RRI.CO.ID, Bogor - Tim bulutangkis Indonesia mematangkan seluruh aspek persiapan jelang tampil di All England Open Badminton Championships 2026. Turnamen bergengsi itu dijadwalkan berlangsung pada 3–8 Maret 2026 di Utilita Arena Birmingham, Inggris.

Ajang ini merupakan bagian dari seri tertinggi dalam kalender BWF World Tour level Super 1000. Status tersebut menempatkan All England sebagai salah satu turnamen paling prestisius dan sarat sejarah di dunia bulutangkis.

Lebih dari sekadar perebutan gelar, All England menjadi barometer kualitas dan mental juara seorang atlet. Setiap laga mempertemukan pemain papan atas dunia sehingga menuntut kesiapan fisik, teknik, taktik, dan mental secara maksimal.

Sebanyak 24 atlet Indonesia dipastikan ambil bagian dalam edisi tahun ini. Komposisi skuad memadukan pemain berpengalaman dan wajah-wajah baru yang siap menantang ketatnya persaingan level elite.

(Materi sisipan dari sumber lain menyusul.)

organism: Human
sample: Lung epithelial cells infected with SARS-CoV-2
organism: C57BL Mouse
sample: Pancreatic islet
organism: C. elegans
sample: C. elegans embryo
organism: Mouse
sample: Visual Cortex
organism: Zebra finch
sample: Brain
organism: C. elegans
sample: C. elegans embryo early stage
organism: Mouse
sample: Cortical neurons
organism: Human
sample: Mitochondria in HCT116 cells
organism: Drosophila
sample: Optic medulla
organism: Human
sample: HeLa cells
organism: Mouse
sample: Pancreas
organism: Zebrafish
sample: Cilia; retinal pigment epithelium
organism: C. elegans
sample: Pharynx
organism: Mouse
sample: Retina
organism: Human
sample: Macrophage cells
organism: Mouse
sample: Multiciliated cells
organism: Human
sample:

Kepala Bidang Pembinaan dan Prestasi PP PBSI, Eng Hian, menegaskan bahwa program latihan dirancang secara terukur dan komprehensif. Fokus utama diarahkan pada penguatan fisik, pematangan strategi teknis, kesiapan mental, serta adaptasi terhadap kondisi pertandingan di Eropa.

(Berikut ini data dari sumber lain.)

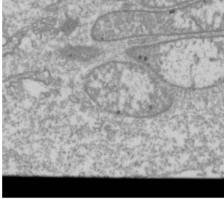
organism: Drosophila
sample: Cell division; meiosis; drosophila spermatocytes
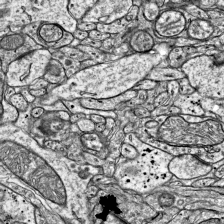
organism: Mouse
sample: Visual Cortex
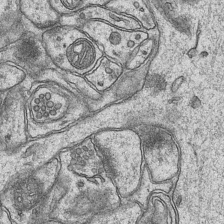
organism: Mouse
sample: CA1 Hippocampus
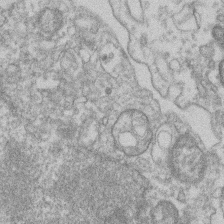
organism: Mouse
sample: T cell stromal cell synapse
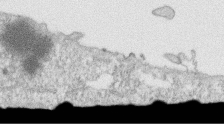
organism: Human
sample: HeLa cell HIV synapse
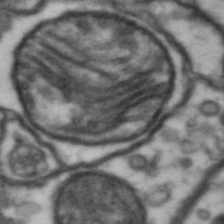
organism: Drosophila
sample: Brain
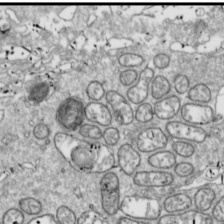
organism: Drosophila
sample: Cell division; meiosis; drosophila spermatocytes
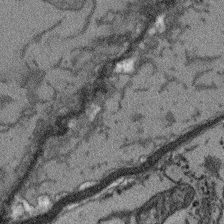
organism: Arabidopsis thaliana
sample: Root tip
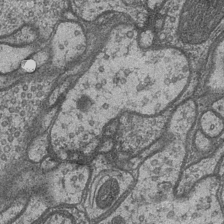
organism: Drosophila
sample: Optic medulla
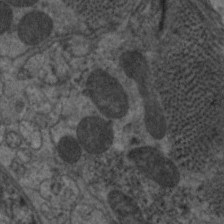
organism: C. elegans
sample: Pharynx
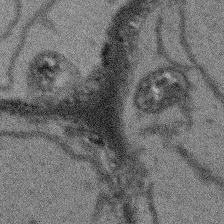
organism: Arabidopsis thaliana
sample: Root tip
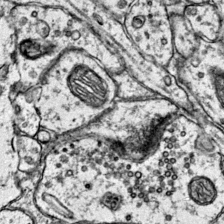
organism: Mouse
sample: Primary visual cortex
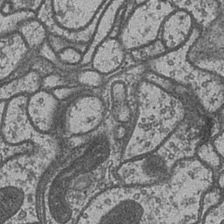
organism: Drosophila
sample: Optic medulla
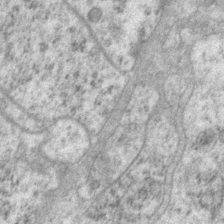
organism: P. pacificus
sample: Pharynx
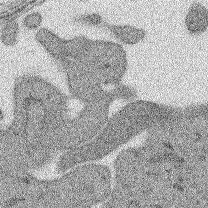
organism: Human
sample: HeLa cells
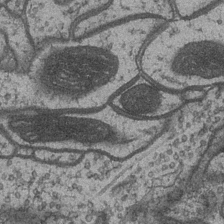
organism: Drosophila
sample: Optic medulla
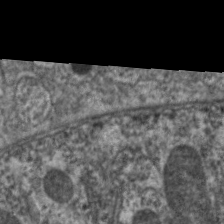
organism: C. elegans
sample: Pharynx
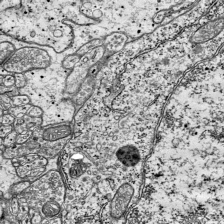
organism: Mouse
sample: Visual Cortex
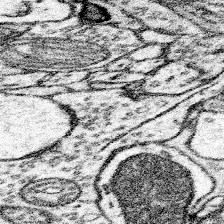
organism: Mouse
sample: Somatosensory cortex neuropil
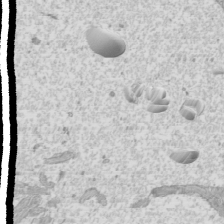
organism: Mouse
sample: Cilia; mouse epididymis
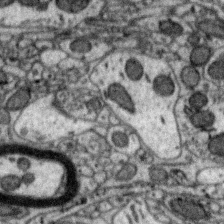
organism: Zebra finch
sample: Brain
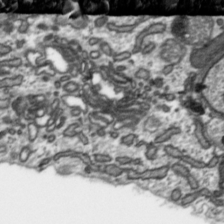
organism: Toxoplasma gondii
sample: Parasites in a vacuole inside a host cell
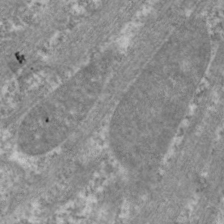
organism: C. elegans
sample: Pharynx
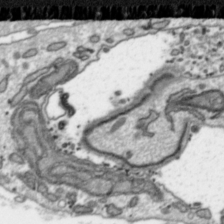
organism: Toxoplasma gondii
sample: Parasites in a vacuole inside a host cell
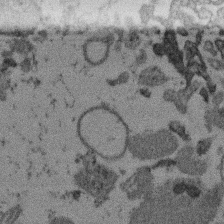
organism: Mouse
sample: Dividing mouse embryo 1 cell stage
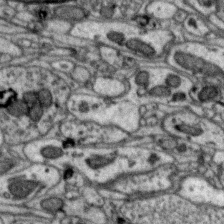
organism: Zebra finch
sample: Brain
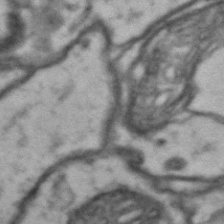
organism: Drosophila
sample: Brain
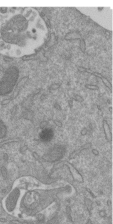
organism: Mouse
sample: ED-1 cell nuclei; centrioles

Menurut Eng Hian, aklimatisasi menjadi faktor krusial dalam upaya meraih hasil maksimal. Tim dijadwalkan menjalani pemusatan adaptasi pada 24–28 Februari 2026 di Milton Keynes, sebelum bertolak ke Birmingham pada 1 Maret untuk memaksimalkan penyesuaian dengan arena laga.

Pemilihan lokasi tersebut mempertimbangkan fasilitas latihan dan kenyamanan atlet. Harapannya, para pemain sudah berada dalam kondisi terbaik saat memasuki pertandingan sesungguhnya.

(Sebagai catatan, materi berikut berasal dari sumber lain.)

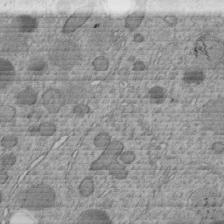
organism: C. elegans
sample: C. elegans embryo early stage
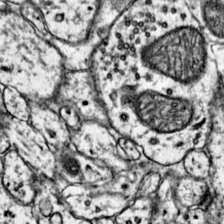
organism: Mouse
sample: Primary visual cortex
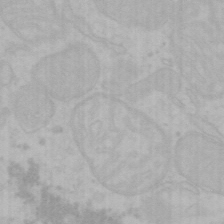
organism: Mouse
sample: Choroid plexus
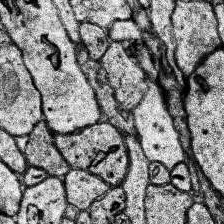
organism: Human
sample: Temporal Lobe
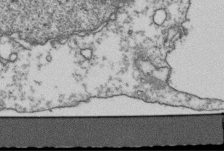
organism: Human
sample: Activated Jurkat CD4+ T cells
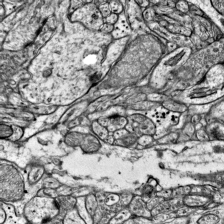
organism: Mouse
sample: Visual Cortex
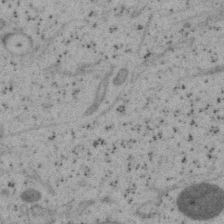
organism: Human
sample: HeLa cells
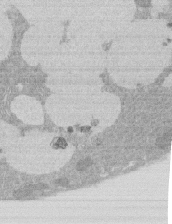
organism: Rat
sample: Salivary granule
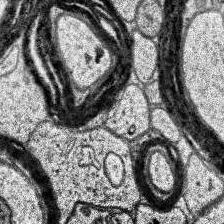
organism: Human
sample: Temporal Lobe
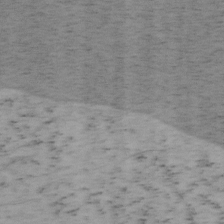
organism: Mouse
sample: OT-I killer T cells with ID8 ovarian cancer cells
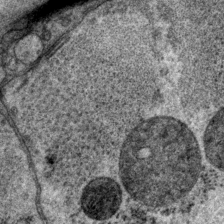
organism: P. pacificus
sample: Pharynx
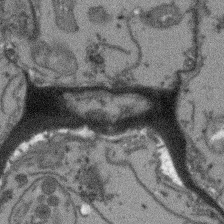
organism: Arabidopsis thaliana
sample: Root tip
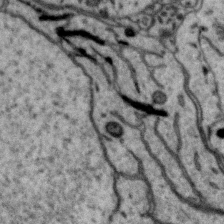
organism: Zebra finch
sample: Brain
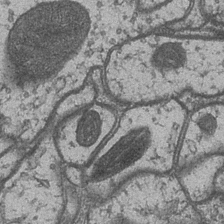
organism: Drosophila
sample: Optic medulla
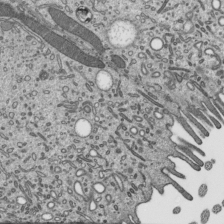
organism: Mouse
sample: Mouse epididymis efferent ductule cilia
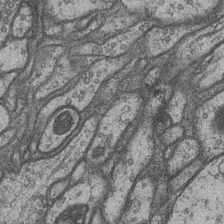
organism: Drosophila
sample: Optic medulla
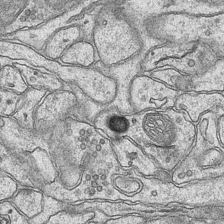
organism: Mouse
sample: CA1 Hippocampus
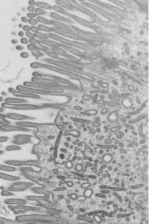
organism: Mouse
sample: Mouse epididymis efferent ductule cilia
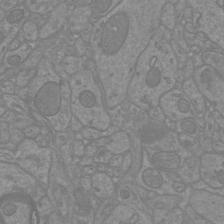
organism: Mouse
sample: Cortical neurons
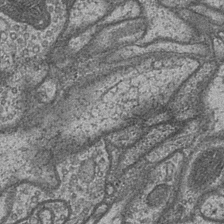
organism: Drosophila
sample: Optic medulla
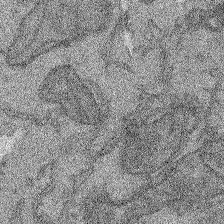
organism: Human
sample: HeLa cells
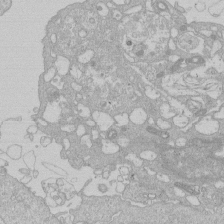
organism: Human
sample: Macrophage cells
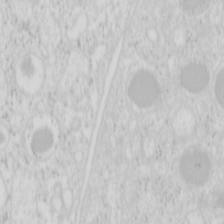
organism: Mouse
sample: Pancreas
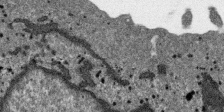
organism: Human
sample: Lung epithelial cells, uninfected (mock) control
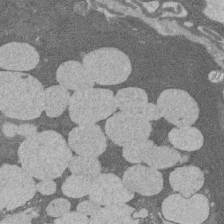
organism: Rat
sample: Salivary granule
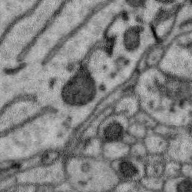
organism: Zebra finch
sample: Brain
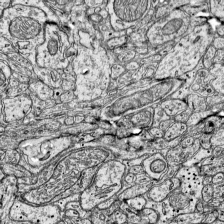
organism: Mouse
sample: Visual Cortex
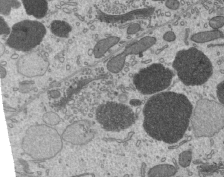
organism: Mouse
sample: Mouse epididymis efferent ductule cilia
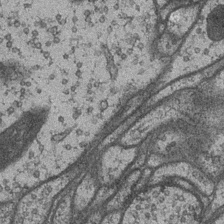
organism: Drosophila
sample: Optic medulla

Sejumlah atlet juga akan mencicipi debut di turnamen Super 1000 ini, termasuk Alwi Farhan dan beberapa pasangan ganda muda Indonesia. Kehadiran mereka diharapkan menambah pengalaman bertanding sekaligus memperkuat fondasi prestasi jangka panjang bulutangkis nasional.

Eng Hian menyebut level Super 1000 sebagai ujian sesungguhnya bagi kualitas dan mental atlet. Ia ingin para pemain berani menghadapi tekanan besar dan menjadikan setiap pertandingan sebagai ruang pembelajaran.

Tak hanya dari sisi pemain, PP PBSI turut melakukan penyegaran struktur kepelatihan di sektor ganda putra. Langkah ini diambil untuk menjaga dinamika tim agar tetap adaptif terhadap tuntutan kompetisi papan atas.

Chafidz Yusuf dipercaya menjadi asisten pelatih ganda putra utama mendampingi Antonius. Sementara itu, Thomas Indratjaja ditunjuk sebagai asisten pelatih ganda putra pratama untuk membantu Andrei Adistia.

Penyesuaian tersebut diharapkan menghadirkan perspektif baru tanpa mengubah arah pembinaan yang sudah berjalan. Dengan persiapan menyeluruh dan fokus penuh, Indonesia membidik setidaknya satu gelar juara dari All England 2026.